メキシコ北西部、東側にある、黒と赤の溶岩流と砂漠が細長く続くエリアが見られる「エル・ピナカテ(ピナカテーカ楯状火山)」、西側にある、絶え間なく変化する砂丘が続く「グラン・アルタル砂漠」の2つが世界遺産に登録。ここには縦縞や星型、ドームのような砂丘や花崗岩の山塊などが見られ、完全な円形のクレーターは10箇所も位置し、火山の噴火と崩壊によって形成される美しい景観が並ぶもの。

ここではエル・ピナカテとアルタル大砂漠の生物圏保護区がなぜ世界遺産なのか、世界遺産マニアが分かりやすく解説。これを読めば、エル・ピナカテとアルタル大砂漠について詳しくなること間違いなし!

目次

エル・ピナカテとアルタル大砂漠の生物圏保護区とは?

アルタル大砂漠
画像素材:shutterstock

メキシコ北西部にある2つの地形は、北米四大砂漠の一つである広大なソノラ砂漠に含まれているもの。ここは2つの異なる自然景観で構成され、東側は「エル・ピナカテ」が広がっています。ここは黒と赤の溶岩流と砂漠が細長く続き、楯状火山(底面積の広い火山)が見られ、巨大で広いという完全な円形のクレーターが10箇所も広がっています。

西側の「アルタル大砂漠」は、北アメリカでも最も活発な砂丘地帯で、西はコロラド川のデルタ地帯、南はカリフォルニア湾まで続く広大なエリア。砂丘は高さ200mにもなり、砂漠には花崗岩の山塊が島のように点在します。山塊には独特の植物と野生動物が生息しているのが特徴。登録エリアには、540種以上の維管束植物、44種の哺乳類、200種以上の鳥類、40種以上の爬虫類、数種類の両生類、2種の固有種の淡水魚と亜熱帯砂漠の生態系が見られます。

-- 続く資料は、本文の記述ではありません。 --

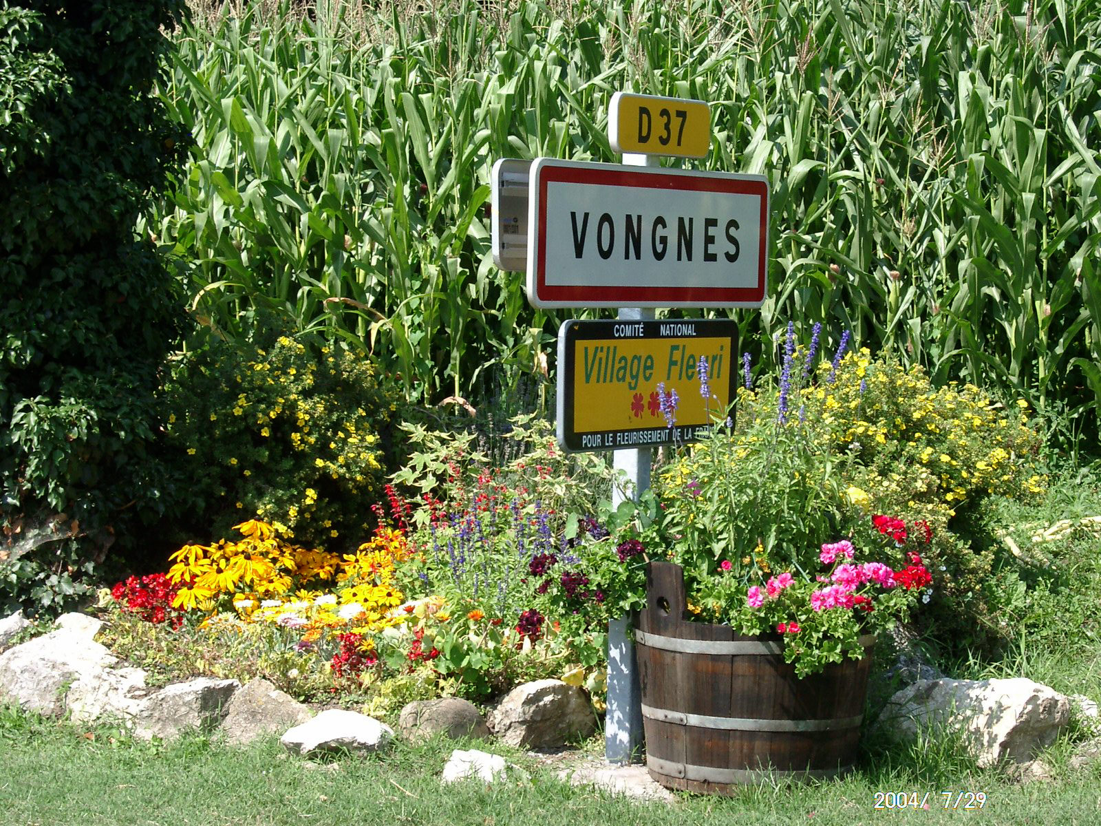 Vongnes, village fleuri, possède actuellement trois Fleurs au concours national des villes et villages fleuris.

エル・ピナカテとアルタル大砂漠の生物圏保護区はどんな理由で世界遺産に登録されているの?

エル・ピナカテ
画像素材:shutterstock

エル・ピナカテとアルタル大砂漠が評価されたのが、以下の点。

登録基準(vii)
火山と砂丘の両方が組み合わされた景観が見られ、楯状火山には多様な火山現象や地層が続き、10もの巨大で完全なるクレーターで構成。砂丘は標高200mにも達し、縞状や星型、ドーム型の砂丘など絶えず変化し、砂漠内には花崗岩の山塊が存在し、非常に多様な砂漠景観が見られるという点。

登録基準(viii)
楯状火山を囲むように存在する砂漠は、北米でも最も活発的な砂丘が存在し、星型の砂丘や全長約48kmもの尾根のような砂丘などが見られます。大きなクレーターや400以上の噴石丘、溶岩流、溶岩洞など、地質学や地形学の研究において重要であるということ。

登録基準(x)
非常に多様な生息地であり、動植物も多様性が見られ、砂漠地帯でもあるにもかかわらず、540種以上の維管束植物、44種の哺乳類、200種以上の鳥類、40種以上の爬虫類が生息。2つの淡水魚など、いくつかの固有種も見られます。アメリカ合衆国のアリゾナ州南西部とソノラ州の北西部だけに生息する絶滅危惧種で固有種であるソノラ・プロングホーンも暮らしているという点。

世界遺産マニアの結論と感想

ここはエル・ピナカテとアルタル大砂漠という2つのエリアに分かれ、北米で最も活発な砂丘と大きなクレーターなど、火山の噴火と崩壊による地形は地形学や地質学の研究において重要で、砂漠地形であるにもかかわらず、多様な動植物が見られ、固有種まで存在するという点で評価されています。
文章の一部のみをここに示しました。